We investigated the distribution of abdominal fat, dietary intake, and biochemical data in patients with NAFLD and compared non-obese with obese patients.
There was no significant difference in the percentage of patients with diabetes or dyslipidemia between the obese and non-obese groups. Waist circumference, total abdominal fat levels, and subcutaneous fat levels were significantly higher in the obese group, while visceral fat levels were not significantly different between the two groups. Immunoreactive insulin (IRI) and homeostasis model assessment-insulin resistance (HOMA-IR) were significantly lower in the non-obese group, suggesting that the non-obese patients were not overtly insulin resistant. Although serum adiponectin and TNF-alpha levels were similar in both groups, leptin levels were significantly higher in the obese group. Total energy and carbohydrate intake tended to be higher in the obese group. A characteristic feature was that dietary cholesterol intake was significantly higher, while the intake of polyunsaturated fatty acids (PUFAs) was significantly lower in the non-obese group.

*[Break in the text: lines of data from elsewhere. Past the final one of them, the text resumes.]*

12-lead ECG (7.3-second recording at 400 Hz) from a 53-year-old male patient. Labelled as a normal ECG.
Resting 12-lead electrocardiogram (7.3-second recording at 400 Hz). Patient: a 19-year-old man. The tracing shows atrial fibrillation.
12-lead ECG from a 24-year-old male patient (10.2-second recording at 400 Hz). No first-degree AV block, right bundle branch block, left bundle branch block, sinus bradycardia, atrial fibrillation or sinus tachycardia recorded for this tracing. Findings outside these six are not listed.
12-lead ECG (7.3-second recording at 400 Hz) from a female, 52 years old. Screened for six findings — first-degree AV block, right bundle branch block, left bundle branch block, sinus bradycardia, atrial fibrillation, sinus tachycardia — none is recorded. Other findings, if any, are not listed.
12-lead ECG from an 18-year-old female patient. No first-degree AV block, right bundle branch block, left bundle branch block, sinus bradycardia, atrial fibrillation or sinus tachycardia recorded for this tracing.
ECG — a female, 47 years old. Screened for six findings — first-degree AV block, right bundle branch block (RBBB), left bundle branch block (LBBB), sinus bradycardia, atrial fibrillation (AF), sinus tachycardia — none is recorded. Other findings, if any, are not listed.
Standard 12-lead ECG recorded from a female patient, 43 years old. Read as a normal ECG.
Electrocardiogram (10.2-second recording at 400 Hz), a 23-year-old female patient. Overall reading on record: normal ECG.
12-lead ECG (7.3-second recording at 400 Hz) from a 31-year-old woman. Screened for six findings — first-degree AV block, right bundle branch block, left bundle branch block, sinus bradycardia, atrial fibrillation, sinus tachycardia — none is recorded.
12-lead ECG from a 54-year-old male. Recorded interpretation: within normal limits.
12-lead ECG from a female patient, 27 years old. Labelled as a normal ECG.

In non-obese NAFLD patients: 1) although visceral fat was increased, insulin resistance and/or dysregulated secretion of adipocytokines was not necessarily shown; 2) intakes of total energy and carbohydrates were not excessive, although dietary cholesterol was superabundant and dietary PUFAs were significantly lower compared with those in obese patients; and 3) characteristic fat intake may be associated with the formation of NAFLD.
非酒精性脂肪性肝病(NAFLD)的发病和进展似乎受营养摄入的影响;然而,尚未对非肥胖NAFLD患者进行详细检查。本研究的目的是确定影响NAFLD及其相关营养问题的潜在营养因素。
我们调查了NAFLD患者的腹部脂肪分布、饮食摄入和生化数据,并比较了非肥胖患者与肥胖患者。
肥胖组和非肥胖组糖尿病或血脂异常患者的百分比无显著差异。肥胖组的腰围、腹部总脂肪水平和皮下脂肪水平显著更高,而两组之间的内脏脂肪水平无显著差异。非肥胖组的免疫反应性胰岛素(IRI)和稳态模型评估胰岛素抵抗(HOMA-IR)显著更低,表明非肥胖患者没有明显的胰岛素抵抗。尽管两组的血清脂联素和TNF-α水平相似,但肥胖组的瘦素水平显著更高。肥胖组的总能量和碳水化合物摄入量往往更高。一个特征是,非肥胖组的膳食胆固醇摄入量显著更高,而多不饱和脂肪酸(PUFA)的摄入量显著更低。
在非肥胖NAFLD患者中:1)尽管内脏脂肪增加,但不一定表现出胰岛素抵抗和/或脂肪细胞因子分泌失调;2)尽管膳食胆固醇过多且膳食PUFA与肥胖患者相比显著更低,但总能量和碳水化合物的摄入量并不过量;3)特征性脂肪摄入可能与NAFLD的形成有关。